- Directed by: Claude Lelouch
- Written by: Claude Lelouch
- Produced by: Claude Lelouch
- Starring: Marie-Sophie L. Francis Huster
- Cinematography: Claude Lelouch Philippe Pavans de Ceccatty
- Edited by: Hélène de Luze
- Music by: Francis Lai Philippe Servain
- Distributed by: BAC Films
- Release date: 1993;
- Running time: 120 min
- Country: France
- Language: French

= Tout ça... pour ça! =

Tout ça... pour ça! (All That... for This?!) is a 1993 French film directed by Claude Lelouch.

==Cast and roles==
- Marie-Sophie L. - Marie Lenormand
- Francis Huster - Francis Barrucq
- Fabrice Luchini - Fabrice Lenormand
- Alessandra Martines - Allessandra Barrucq
- Vincent Lindon - Lino
- Gérard Darmon - Henri Poncet
- Jacques Gamblin - Jacques Grandin
- Évelyne Bouix - Marilyne Grandin
- Jacques Boudet - The Prosecutor
- Charles Gérard - Policeman
- Antoine Duléry - Antoine
- Céline Caussimon - Esmeralda

==Production==
The scene in which Fabrice Luchini, Francis Huster, Alessandra Martines and Marie-Sophie L. are in a tent on top of Mont Blanc, was entirely improvised.

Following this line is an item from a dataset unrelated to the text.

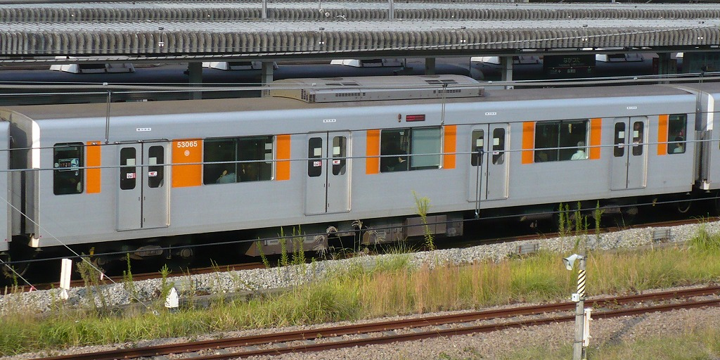 東武50050系の車体側面
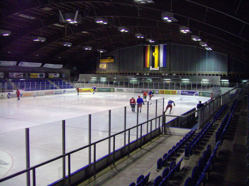 Die Arena in Füssen
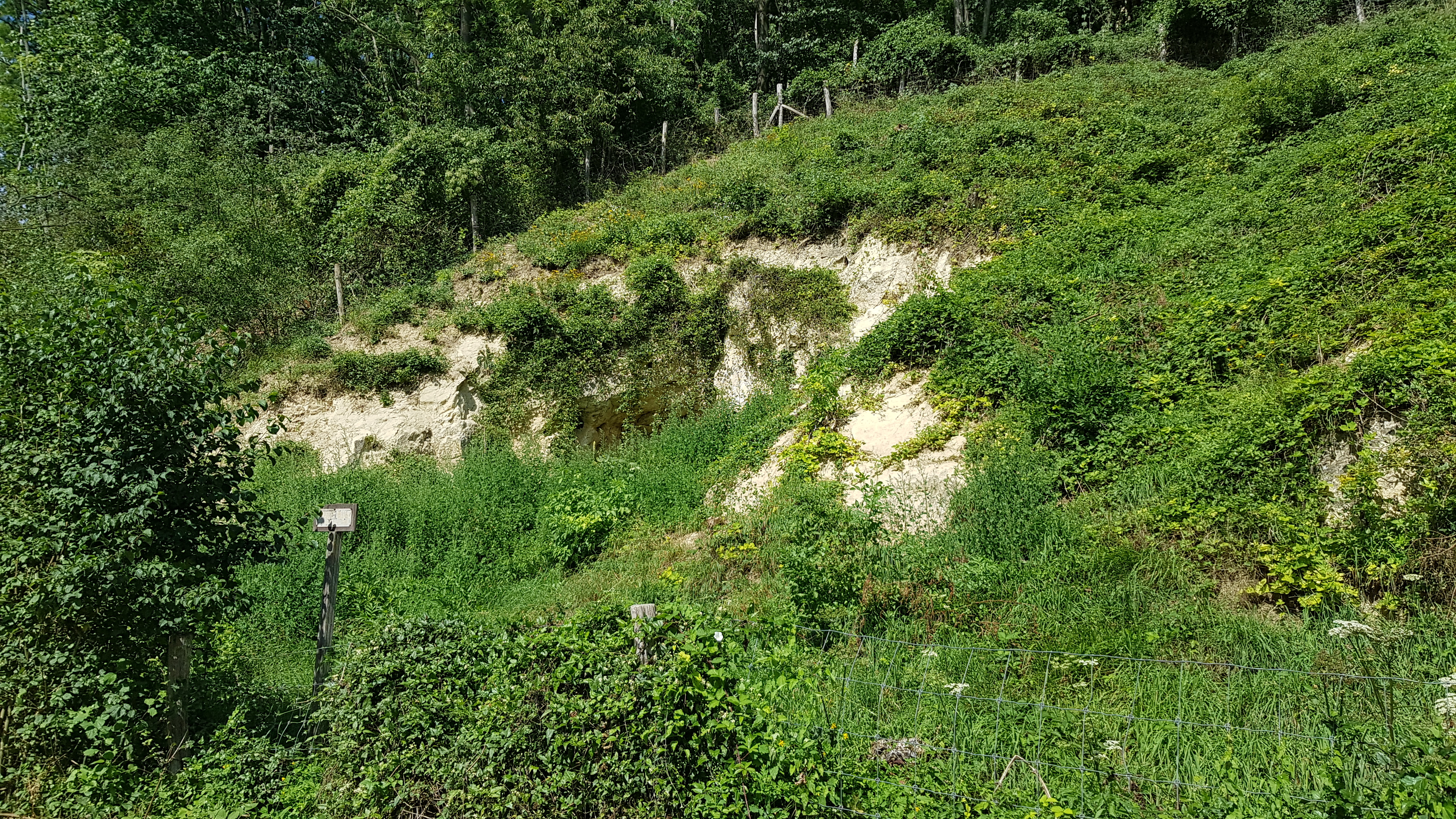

During it, Luchini incites Martines to perform a fellatio (not seen on camera) to Huster, who seems not really comfortable.

==Awards and nominations==
- César Awards (France)
  - Won: Best Actor - Supporting Role (Fabrice Luchini)
- Montréal Film Festival (Canada)
  - Won: Best Director (Claude Lelouch; tied with Juanma Bajo Ulloa for La madre muerta)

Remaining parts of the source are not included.